Large language model evaluation requires thousands of benchmark items, making evaluations expensive and slow. Existing methods compute average accuracy across fixed item sets, treating all items equally despite varying quality and informativeness. We present ATLAS an adaptive testing framework using Item Response Theory (IRT) to estimate model ability through Fisher information-guided item selection. Our analysis of five major benchmarks reveals that 3-6% of items exhibit negative discrimination, indicating annotation errors that corrupt static evaluation. ATLAS achieves 90% item reduction while maintaining measurement precision: on HellaSwag (5,608 items), we match full-benchmark estimates using only 42 items with 0.154 MAE. Our framework maintains item exposure rates below 10% and test overlap at 16-27%, compared to static benchmarks where every model sees all items (100% exposure). Among 4,000+ tested models, IRT ranks differ from accuracy ranks: models with the same accuracy get different IRT scores, and 23-31% of all models shift by more than 10 rank positions. Code and calibrated item banks are available at this https URL .

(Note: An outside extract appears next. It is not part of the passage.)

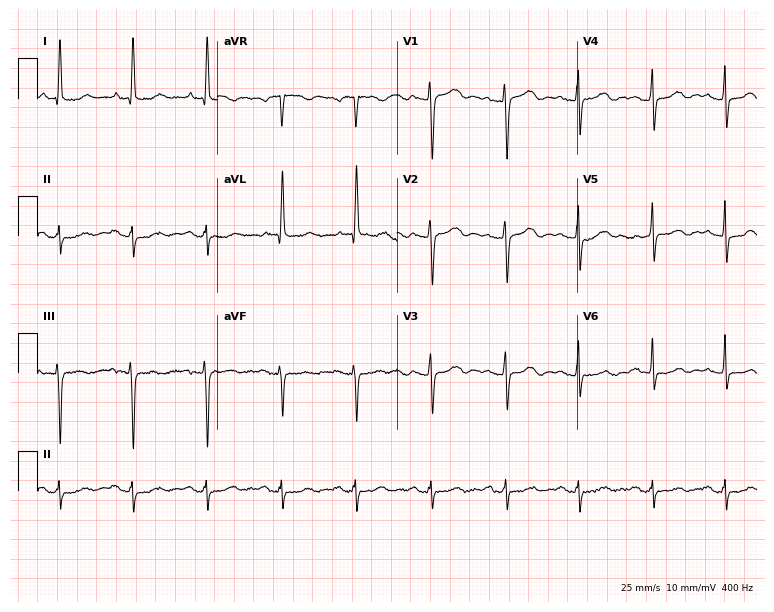
12-lead ECG from a female patient, 79 years old. No first-degree AV block, right bundle branch block, left bundle branch block, sinus bradycardia, atrial fibrillation or sinus tachycardia recorded for this tracing. Other findings, if any, are not listed.

37. Stateful KV Cache Management for LLMs: Balancing Space, Time, Accuracy, and Positional Fidelity

Authors: Pratik Poudel
URL: https://arxiv.org/abs/2511.04686
Abstract:

The Key-Value (KV) cache is integral to efficient autoregressive inference in large language models (LLMs), yet its unbounded growth in stateful multi-turn scenarios presents major challenges. This paper examines the interplay between KV cache management strategies, the architectural context limits of models like meta-llama/Meta-Llama-3-8b-instruct, and the often-overlooked integrity of positional encodings. Through empirical analysis using a stateful benchmarking framework, we show that LLM generation quality degrades sharply when the accumulated KV cache approaches or exceeds the model’s trained context window (e.g., 8192 tokens for Llama 3), a failure mode distinct from GPU memory exhaustion. Common eviction strategies, even high-retention ones (e.g., 99% via AttentionTop), can worsen performance if they disrupt positional coherence. Because LLMs rely on consistent positional signals (e.g., RoPE), compacting a cache by removing non-contiguous tokens can scramble these signals and lead to degenerative outputs. We further show that simple strategies preserving contiguous context blocks (e.g., keeping an initial “gist”) can yield more coherent generations than complex or positionally disruptive ones. We advocate for eviction techniques that respect architectural limits, preserve positional structure, and view “cache health” holistically beyond mere size.